David Paleino a écrit :
On Sun, 20 Sep 2009 22:06:16 +0200, Guillaume Rousse wrote:

You're mixing two issues here.

The first one is where is the code to be developped and maintained: either splitted in various upstream projects, or centralized in bash-completion project.

The second one is where the the code is to be packaged in various linux distributions, either splitted in various packages, or centralized in bash-completion package.

The two issues are only loosely related.

Not really, IMHO :) (see next paragraph)

For instance, in Mandriva, various completions were shipped in the package
they were related to, even if developped elsewhere. Of course, mapping
packages to software projects is usually easier on the long term, that's why
I reverted to the centralised distribution in bash-completion package.

Exactly: there's a *big* maintainance overhead for distributions, if
we keep completions in our project and have to ship them on a per-package
basis downstream.

For the last issue, which is to distribute in a single package, and activate only when needed, I initially attempted to use triggers too. However, we now have 175 various completions in contrib directories, meaning 175 * 2 triggers (installation/uninstallation) to maintain, keeping track of the various mismatch between package names and completion file name. All in all, that's just impossible.
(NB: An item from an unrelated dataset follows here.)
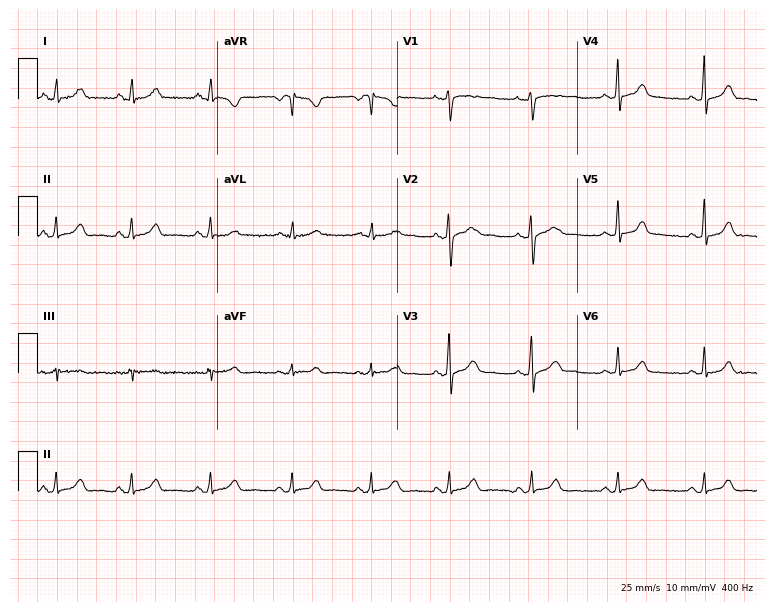
12-lead ECG from a female, 31 years old (7.3-second recording at 400 Hz). Recorded interpretation: within normal limits.
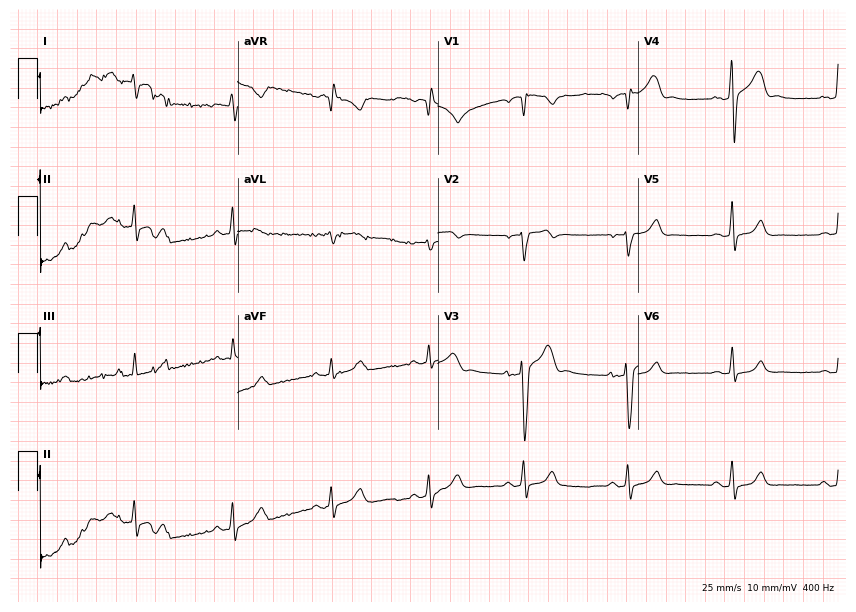
ECG — a 39-year-old male patient. Screened for six findings — first-degree AV block, right bundle branch block, left bundle branch block, sinus bradycardia, atrial fibrillation, sinus tachycardia — none is recorded.

Is it necessary to do that manually?
I mean, when I thought at completions "using triggers", I was imagening the
following scenario:

  a) we have a package "foo" downstream, for which we created a completion
     "foo" in our project;
  b) the package maintainer of "foo" does "something" to activate "foo"
     completion. In the simplest case, symlinks the completion
     from /usr/share/bash-completion/contrib/foo to /etc/bash_completion.d/foo;
  c) this would've been done automatically, i.e. by *default* if there's a
     matching completion in /usr/share/bash-completion/contrib/, symlink it to
     the proper location.

Regarding point c), I was thinking at packages matching the completion name.
But there could also be completions whose name doesn't match with the
downstream package name. In this case, I was thinking that's maintainer's duty
(if the names don't match, otherwise it's automatically done) to specify in
some "field" (in debian/control, or in RPM's .spec) the completions to
activate if available.

This way, each time we create a new completion, we just need to file a bug to
the respective downstream packages, something like "hey, beware that in next
bash-completion release, you will have this additional completion. Please
handle it appropriately".
I don't see much difference with adding a post-installation procedure in another package, and adding a trigger for it in bash-completion package. That's still 178 modifications to do (and I usually prefer to commit them myself, rather than open 178 tickets, and waiting for other maintainers to do it).

And the 'symlink on install' procedure from another package will only work if bash-completion is already present at installation time (and I had strong opposition to make bash-completion a mandatory dependency of minimal system in the past). If you install it later, it won't work. Again, only package trigger offer a 100% working solution.

The intent of the script I recently commited in the project (install-completions), is to leverage this problem, by automatically selecting which completions from installation directory (for instance, /usr/share/bash-completion) are relevant, and symlinking them to the place where they are actually sourced (/etc/bash-completion.d). This way, I just have to call 'install-completions /usr/share/bash-completion /etc/bash-completion.d' during package post-installation procedure, and 'symlinks -d /etc/bash-completion.d' during post-uninstallation procedure. Of course, this does not automatically add new completions for packages installed later, but users are also able to rerun the script themselves.

That's fine when the user installs bash-completion -- and when upgrades it, but
we'd totally lose completions for installed programs during the two releases
(be them up- or downstream).

And, in my opinion, giving the user a cli command to activate them, shouldn't
be the only way to go -- at most that can be an helper script, when "triggers"
aren't supported in the distribution. IMHO this should be transparent to the
user:

  1) user installs bash-completion, and it makes symlinks for installed packages
  2) each package installation "triggers" the completion activation (with the
     mechanisms I explained above)
2 seems to be out of reach for me currently, and 1 is only a cheap workaround.

Anyway, just because it can't be fully automated doesn't mean users can't configure it themselves, if properly documented.
--
BOFH excuse #143:

had to use hammer to free stuck disk drive heads.